# lottery in progress



## wurgs (Mar 3, 2008)

Website says the ND pronghorn lottery is in progress. Good luck to all! :beer:


----------



## jimbob357 (Jan 2, 2006)

It's done.

Mine was REFUNDED.


----------



## jwdinius1 (Dec 14, 2006)

Got mine!!! i had 5pts working in my favor!!! add that to a wyoming tag, a 2d buck tag and my muzzuloader tag!! :beer:


----------



## AdamFisk (Jan 30, 2005)

Got a preference point, but also got a doe tag.......I'll take it, considering my luck with the rest of the lotteries this year.


----------



## KEN W (Feb 22, 2002)

None for me this year.2 preference points for both antelope and mule deer next year.


----------



## varmit b gone (Jan 31, 2008)

I drew a cow elk tag this year for a halfway decent area. FINALLY!


----------



## fylling35 (Jun 15, 2007)

I got a doe goat and a preference point...good enough!


----------



## jwdinius1 (Dec 14, 2006)

what unit you in fisky? maybe we can tag team since you gotta doe? lemme know


----------



## AdamFisk (Jan 30, 2005)

jwdinius1 said:


> what unit you in fisky? maybe we can tag team since you gotta doe? lemme know


4-A, Early season........Sounds like Aron and a couple more are going to buy bow tags and we are going to make a little trip out of the deal. Plan on staying in Bowman. Where you at?


----------



## huntingdude16 (Jul 17, 2007)

Looks like i'll have 4 preference points next year in 9C.

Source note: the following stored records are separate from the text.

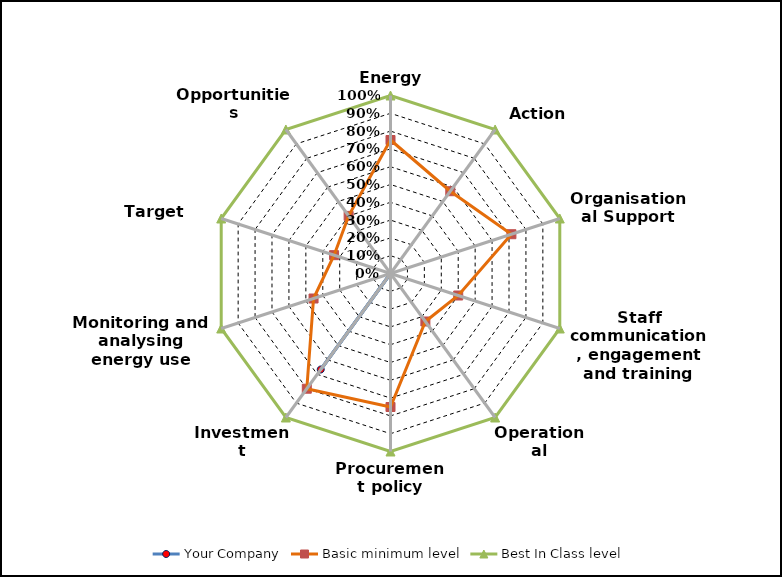
| Category | Your Company | Basic minimum level | Best In Class level |
|---|---|---|---|
| Energy policy | 0 | 0.75 | 1 |
| Action Plan | 0 | 0.571 | 1 |
| Organisational Support | 0 | 0.714 | 1 |
| Staff communication, engagement and training | 0 | 0.4 | 1 |
| Operational procedures | 0 | 0.333 | 1 |
| Procurement policy | 0 | 0.75 | 1 |
| Investment procedures | 0.667 | 0.8 | 1 |
| Monitoring and analysing energy use | 0 | 0.455 | 1 |
| Target setting | 0 | 0.333 | 1 |
| Opportunities identification | 0 | 0.4 | 1 |

Got a doe though, so could be worse.


----------



## jwdinius1 (Dec 14, 2006)

11a, my pa drew a tag as well, so i guess me and the ole man will be out the opener near mott, i have an uncle down there, and my pa grew up in Hebron so we have a good amount of land to hunt! Good Luck!! :beer:


----------



## wurgs (Mar 3, 2008)

WOOHOO!! Drew any pronghorn in 1A.   Now the fun begins.


----------